Alessandro Farruggia
ROMA, 2 agosto 2013 - «SUI MARÒ io sono sempre più speranzosa che la road map che ci eravamo dati, porti al risultato atteso. Attendiamo la conclusione dell’inchiesta, e poi a settembre l’apertura del processo davanti alla corte speciale. Credo che potremo riportarli a casa prima di Natale». Ogni giorno ha la sua pena per Emma Bonino, che dalla plancia della Farnesina s’è trovata spesso a gestire ex post crisi provocate da altri. Come quella dei marò, o il pasticcio Shalabayeva. Ma lei non molla.

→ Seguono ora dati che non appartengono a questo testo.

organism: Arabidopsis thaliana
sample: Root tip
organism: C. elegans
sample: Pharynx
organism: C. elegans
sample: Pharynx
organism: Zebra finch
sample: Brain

Ministro Bonino, l’arresto di Ablyazov fa venire fastidiosi sospetti che paesi come l’Italia e la Francia siano un po’ troppo sensibili alle pressioni kazake...
«I due casi sono diversi. Per Ablyazov c’è un mandato d’arresto dell’Interpol e ora spetterà alla Francia valutare sull’estradizione. La vicenda Shalabayeva è un’altra storia. Con la grande rapidità si è espulsa una signora e una bambina che non hanno mandati di arresto. E lo si è fatto con modalità che hanno ancora adesso delle ombre sulle quali indaga la procura e che dipingono una situazione nella quale la fretta non è stata buona consigliera. Noi l’abbiamo saputo solo ex post e abbiamo fatto tutto quello che potevamo per assistere la signora».

Come si può evitare che non risucceda?
«Serve un maggiore coordinamento tra ministeri»

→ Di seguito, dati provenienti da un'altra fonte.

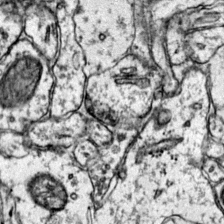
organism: Mouse
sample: Primary visual cortex
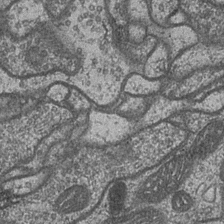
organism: Drosophila
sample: Optic medulla
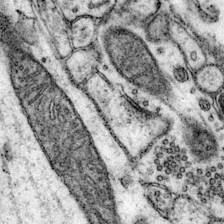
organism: Mouse
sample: Primary visual cortex
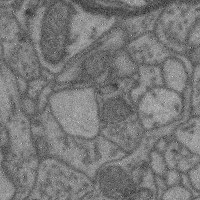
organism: Mouse
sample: Cerebral cortex
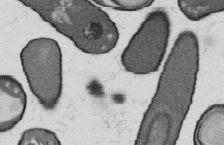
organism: B. subtilis
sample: Bacterial spore
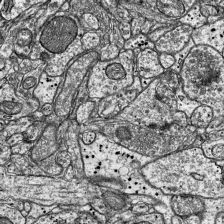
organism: Mouse
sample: Visual Cortex
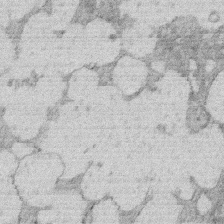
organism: Rat
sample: Salivary granule
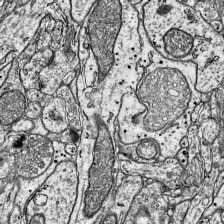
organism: Mouse
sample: Visual Cortex
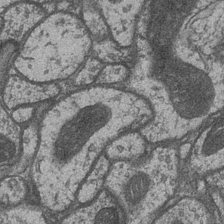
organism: Drosophila
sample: Optic medulla
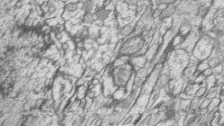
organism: Zebrafish
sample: synaptic ribbons in rod cells and cone cells
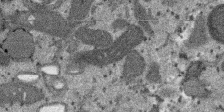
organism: Human
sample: Lung epithelial cells infected with SARS-CoV-2
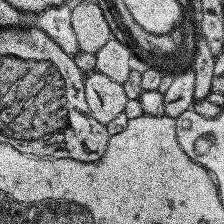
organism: Human
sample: Temporal Lobe
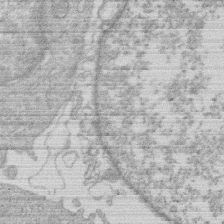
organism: Human
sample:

Lo ha chiesto al premier Letta?
«Certo. Personalmente e anche per iscritto. E Letta ha ricordato ai colleghi di governo di coinvolgerci sistematicamente quando ci possono essere risvolti internazionali».

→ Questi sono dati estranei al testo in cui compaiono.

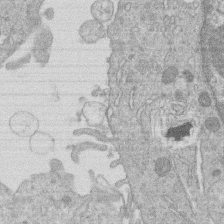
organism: Human
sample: Macrophage cells
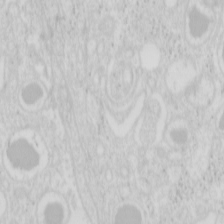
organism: Mouse
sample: Pancreas
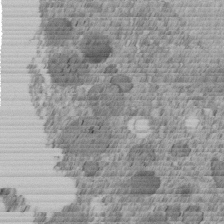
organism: C. elegans
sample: C. elegans embryo early stage
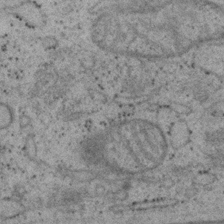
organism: Human
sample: HeLa cells
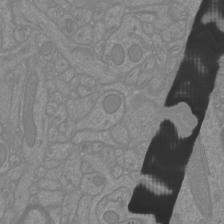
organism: Mouse
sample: Cortical neurons
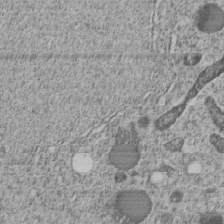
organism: C. elegans
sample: C. elegans embryo early stage

La sponda Sud del Mediterraneo affronta una difficile stagione. Cosa può fare l’Europa?
«Innanzitutto non dobbiamo prenderci per padreterni. Qualcuno in modo semplicistico aveva letto le rivoluzioni arabe come una primavera che sarebbe evoluta verso la democrazia senza contraccolpi. Ma non è mai successo così. I processi sono sempre complicati. Quello che sta succedendo è un enorme scontro all’interno del mondo arabo, in primis nella famiglia sunnita. E quindi è difficile pretendere che l’Europa giochi un ruolo determinante, pur con tutta la migliore buona volontà»

In Egitto al situazione sembra essere in un cul de sac
«È oggettivamente esplosiva. Stiamo facendo il possibile per giungere a una soluzione poltica inclusiva di transizione. Ma non ci siamo ancora».

Da cui il suo appello di ieri ai turisti italiani.
«Senza creare panico, serve buon senso. Chiediamo a chi va al mare in Egitto di evitare le escursioni. E di registrarsi al sito www.dovesiamonelmondo.it. Così sappiamo dove sono e possiamo rintracciarli, informarli, nel caso aiutarli».

Se va male in Egitto, non va meglio in Libia
«Noi siamo stati e continuiamo a essere molto proattivi in Libia. Ma la realtà libica è molto complessa. Ci sono tensioni, anche il rischio di una divisione del Paese. Questo facilita le organizzazioni criminali che gestiscono il flusso di migranti: dobbiamo attenderci un flusso ulteriore verso le nostre coste. È un caso che porrò oggi al Comitato per la sicurezza e l’Ordine Pubblico».

Che prospettive ci sono per la situazione siriana?
«Se qualcuno potesse portare soluzioni alternative e più rapide di una Ginevra 2 ne sarei molto felice. Io continuo a pensare che non c’è soluzione militare e che l’unica opzione è politica. Credo che una delle leve possibili sia il dialogo con i russi, perché quello che si rischia è l’esplosione della regione ed evitarlo è nell’interesse di tutti. Ne parlerò con loro in occasione dell’imminente vertice bilaterale».

Notizie del giornalista Quirico?
«Nessuna. Stiamo veramente tentando tutti i contatti possibili. La cosa che mi fa sperare è che non ci sono cattive notizie».

Afghanistan: che fare nel 2014? A che condizioni è giusto restare?
«Credo sia opportuno restare a condizioni che marchino un passaggio di reponsabilità e una svolta. Ad esempio, sarebbe utile avere una nuova risoluzione del Consiglio di sicurezza per chiarire che si apre una fase non di disimpegno ma di impegno diverso. E poi naturalmente c’è la necessità di un accordo regionale. Ma andarsene non sarebbe la scelta migliore dopo quanto vi abbiamo investito umanamente ed economicamente. Lo dobbiamo anche alle decine di nostri soldati caduti in Afghanistan per per dare agli afghani una speranza di futuro migliore».